My favorite Antiquing Wax  is American Paint Company’s Vintage Dark Antiquing Wax– it’s just like the Clear Waxes I love (both APC and CeCe Caldwell have  luscious, all natural clear waxes) – except their Vintage Dark version is tinted.  I use it when I want to add a subtle aging effect to my  painted finish.  It seals and ages all in one step,  glides on easy, dries fast, and buffs to a nice sheen.

This was that chest I posted about, painted with APC’s Liberty,  the dark wax used directly over the raw paint,  here I’m wiping the excess wax off


that’s pretty good control going over a color as fair as Liberty –  to me it looks   naturally antiqued   (you can find a complete post on this piece here)

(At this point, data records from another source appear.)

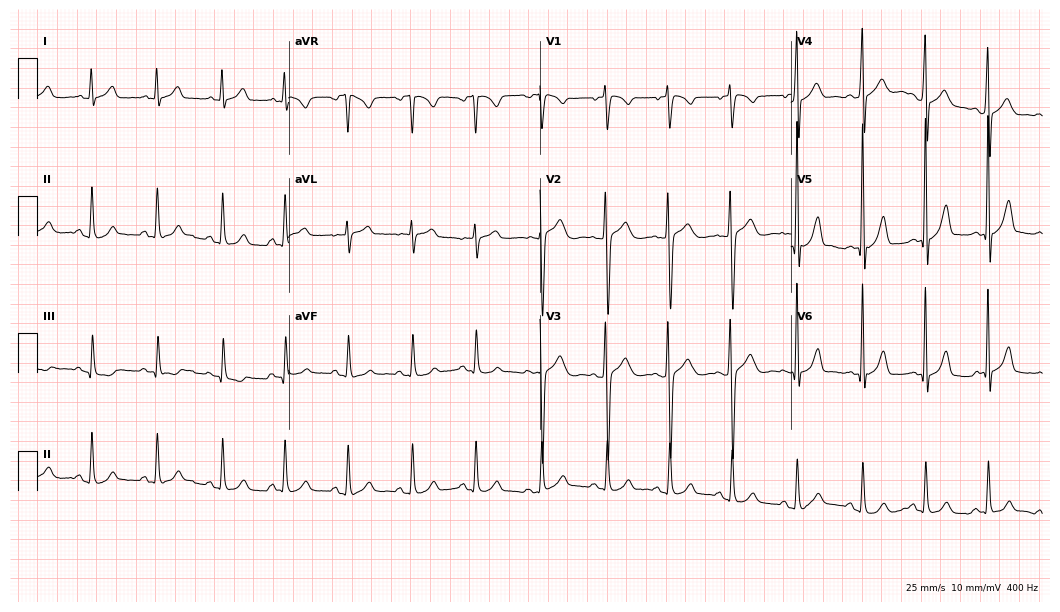
12-lead ECG (10.2-second recording at 400 Hz) from a male patient, 17 years old. Labelled as a normal ECG.
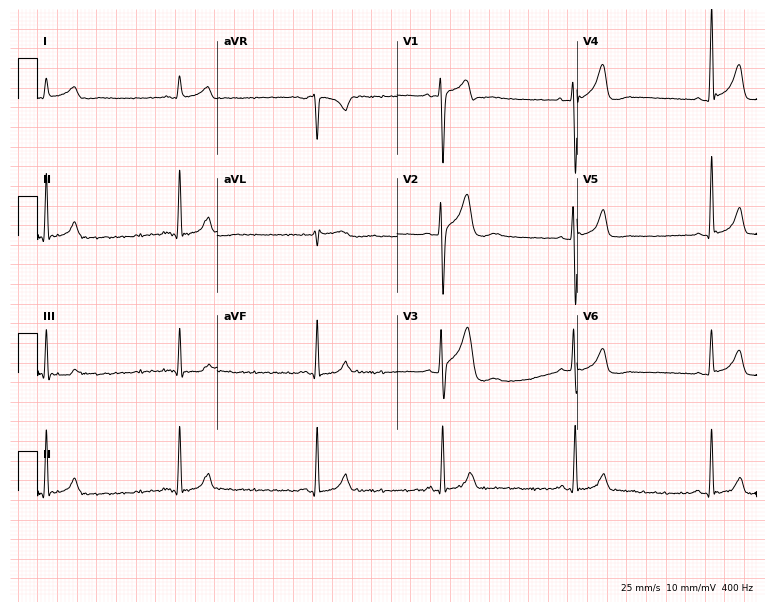
Electrocardiogram (7.3-second recording at 400 Hz), a male, 35 years old. Interpretation includes sinus bradycardia (a sinus rate of 50 beats per minute or less).
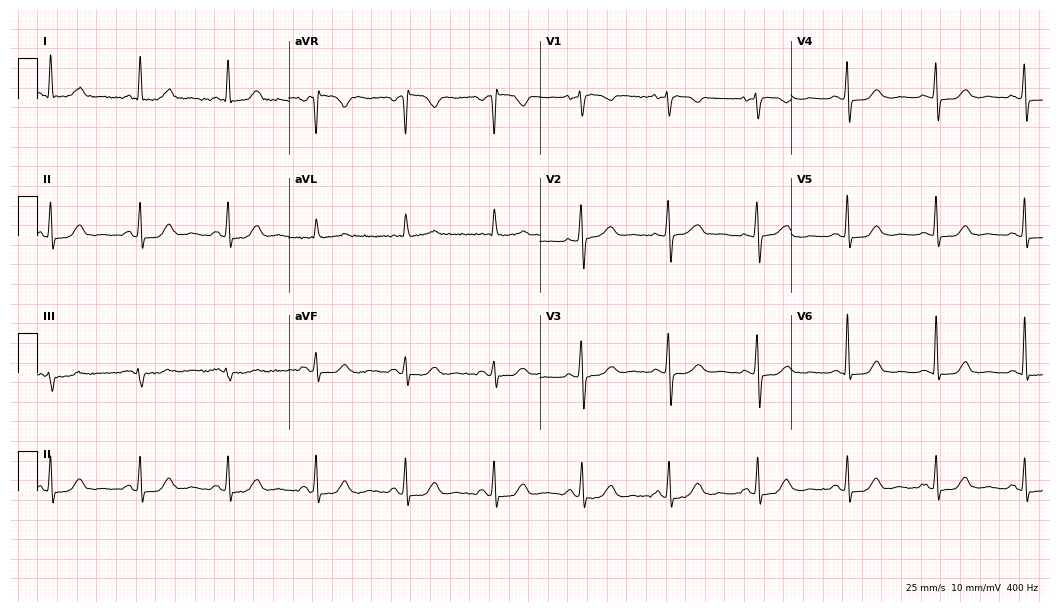
Resting 12-lead electrocardiogram. Patient: a 65-year-old female. Read as a normal ECG.
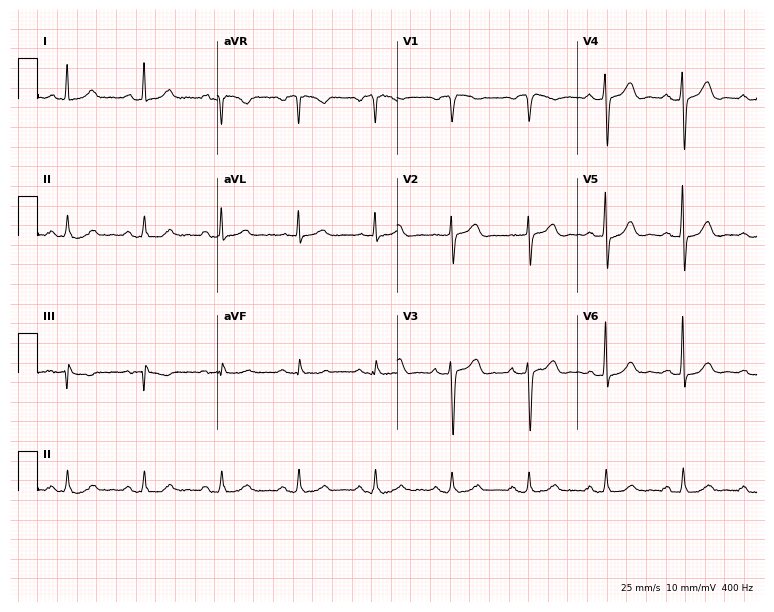
ECG (7.3-second recording at 400 Hz) — a male patient, 73 years old. Labelled as a normal ECG.
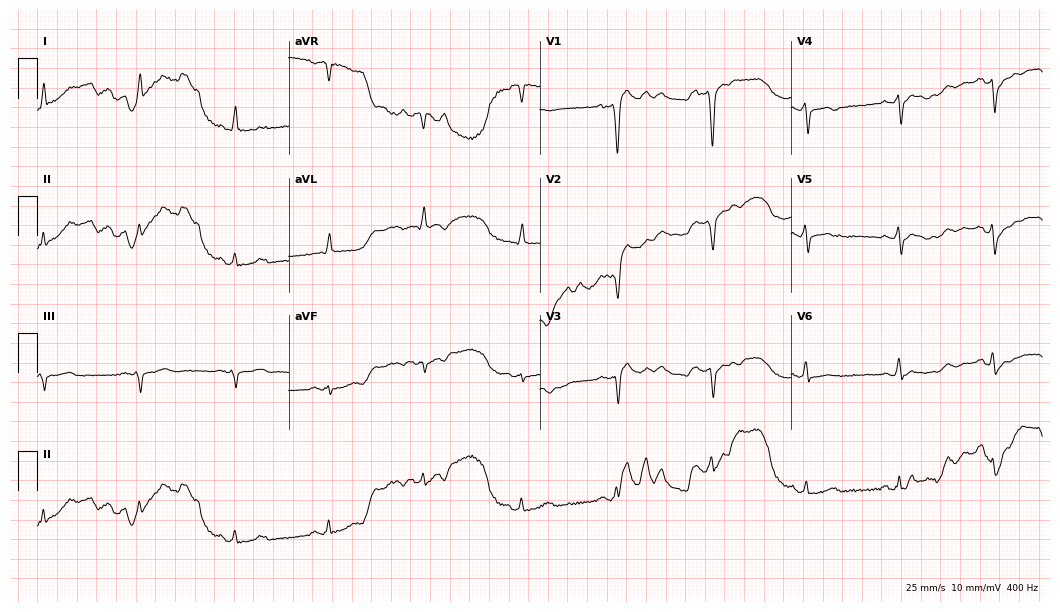
Resting 12-lead electrocardiogram. Patient: a man, 58 years old. None of these six findings is recorded: first-degree AV block, right bundle branch block (RBBB), left bundle branch block (LBBB), sinus bradycardia, atrial fibrillation (AF), sinus tachycardia.
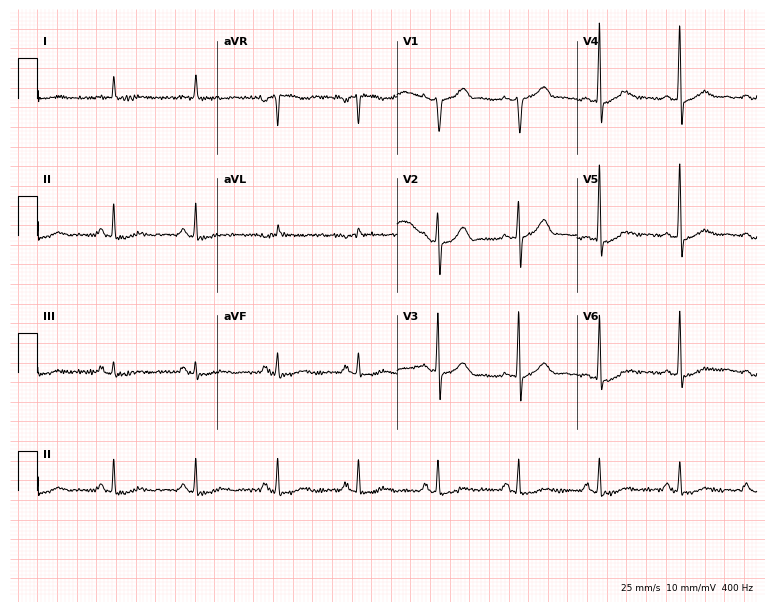
Resting 12-lead electrocardiogram. Patient: a 76-year-old man. None of these six findings is recorded: first-degree AV block, right bundle branch block, left bundle branch block, sinus bradycardia, atrial fibrillation, sinus tachycardia. Only these six findings were labelled.
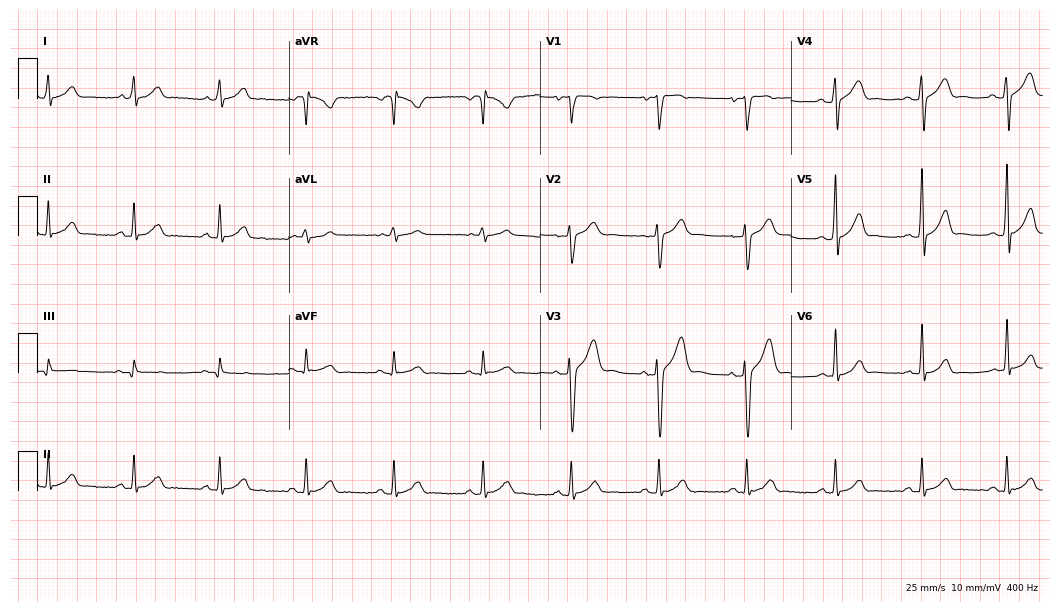
12-lead ECG (10.2-second recording at 400 Hz) from a 42-year-old male patient. Labelled as a normal ECG.
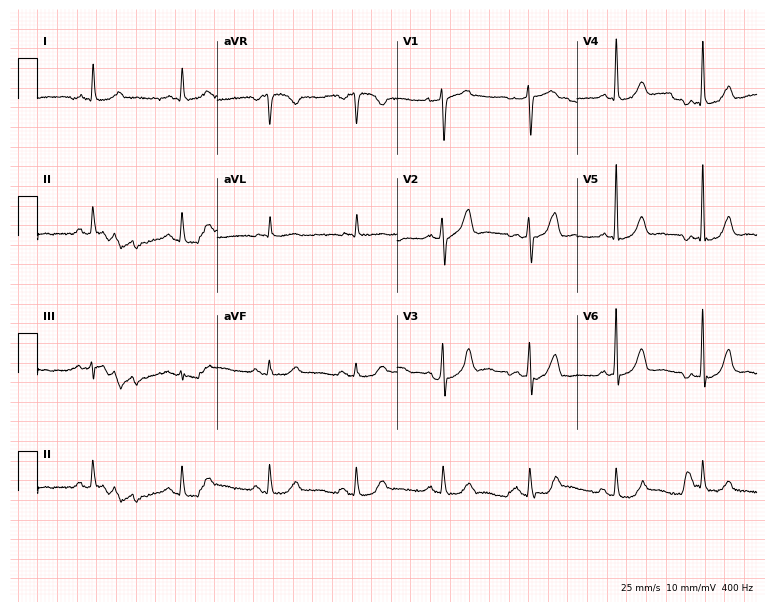
ECG — a 78-year-old man. Labelled as a normal ECG.
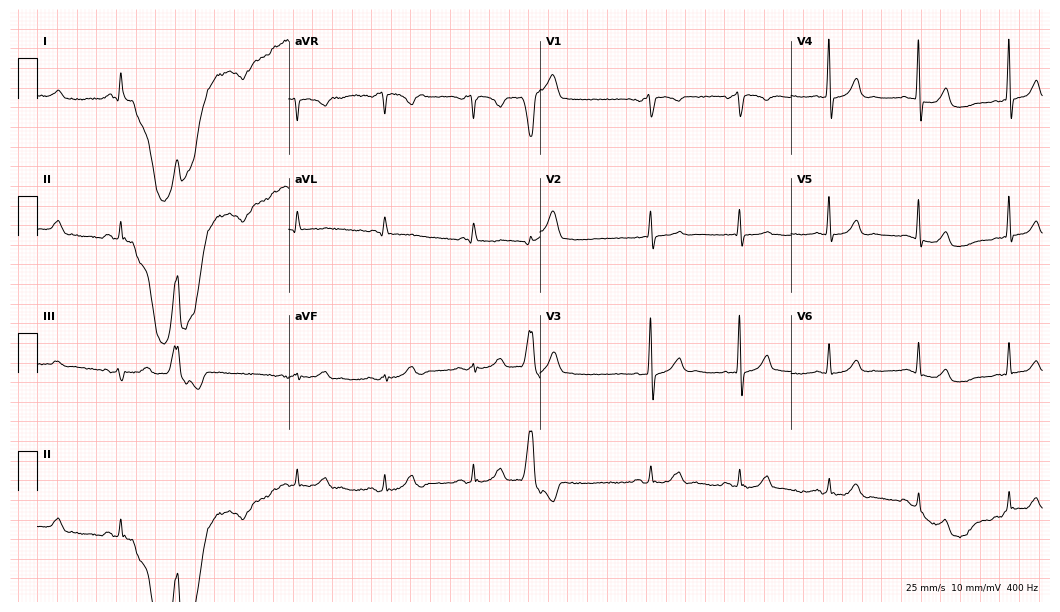
Electrocardiogram (10.2-second recording at 400 Hz), a male patient, 79 years old. Of the six screened findings (first-degree AV block, right bundle branch block, left bundle branch block, sinus bradycardia, atrial fibrillation, sinus tachycardia), none is recorded. Other findings, if any, are not listed.
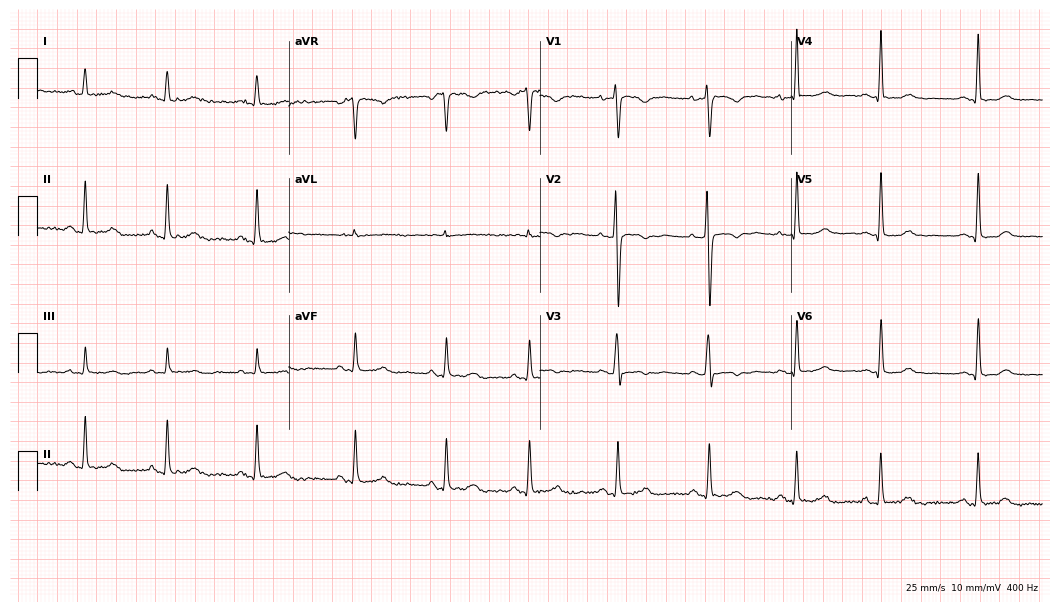
Electrocardiogram (10.2-second recording at 400 Hz), a female patient, 34 years old. Overall reading on record: normal ECG.
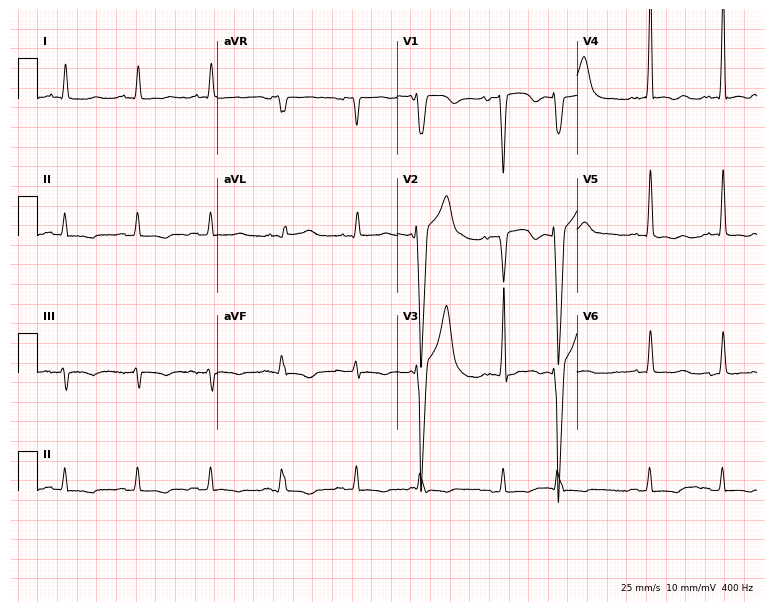
ECG — a 71-year-old male. Screened for six findings — first-degree AV block, right bundle branch block, left bundle branch block, sinus bradycardia, atrial fibrillation, sinus tachycardia — none is recorded.
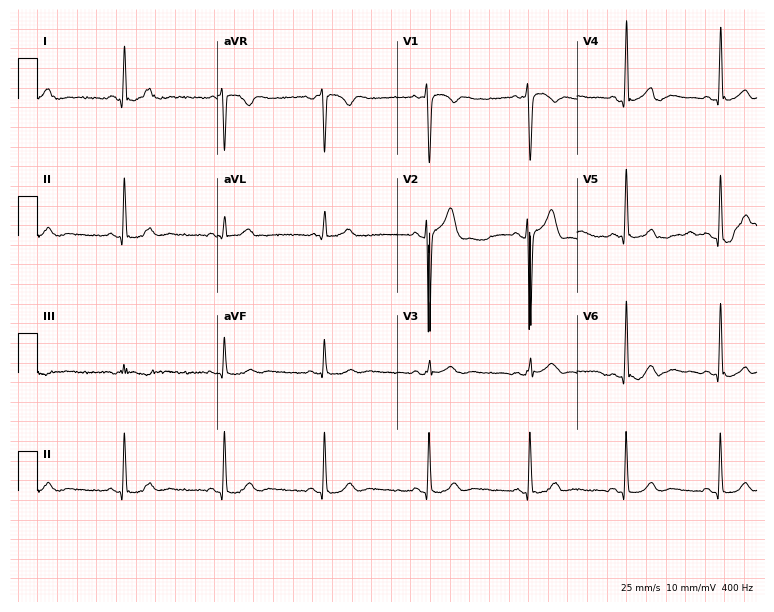
Resting 12-lead electrocardiogram. Patient: a male, 34 years old. Read as a normal ECG.

See the chair to the right? It was painted with CeCe Caldwell Nantucket Spray – it’s a light blueish greenish color, even lighter than APC’s Liberty-



Here it is,  sealed with APC’s Vintage Dark Wax –



It definitely changes the color – no longer that light Nantucket Spray, it’s got a natural age to it –




Some tinted waxes are too strong over the absorbent chalk/clay paints and darken the paint color too much, biting in fast and then not moving around easily.  Those waxes are better combo’d  with a clear barrier wax first.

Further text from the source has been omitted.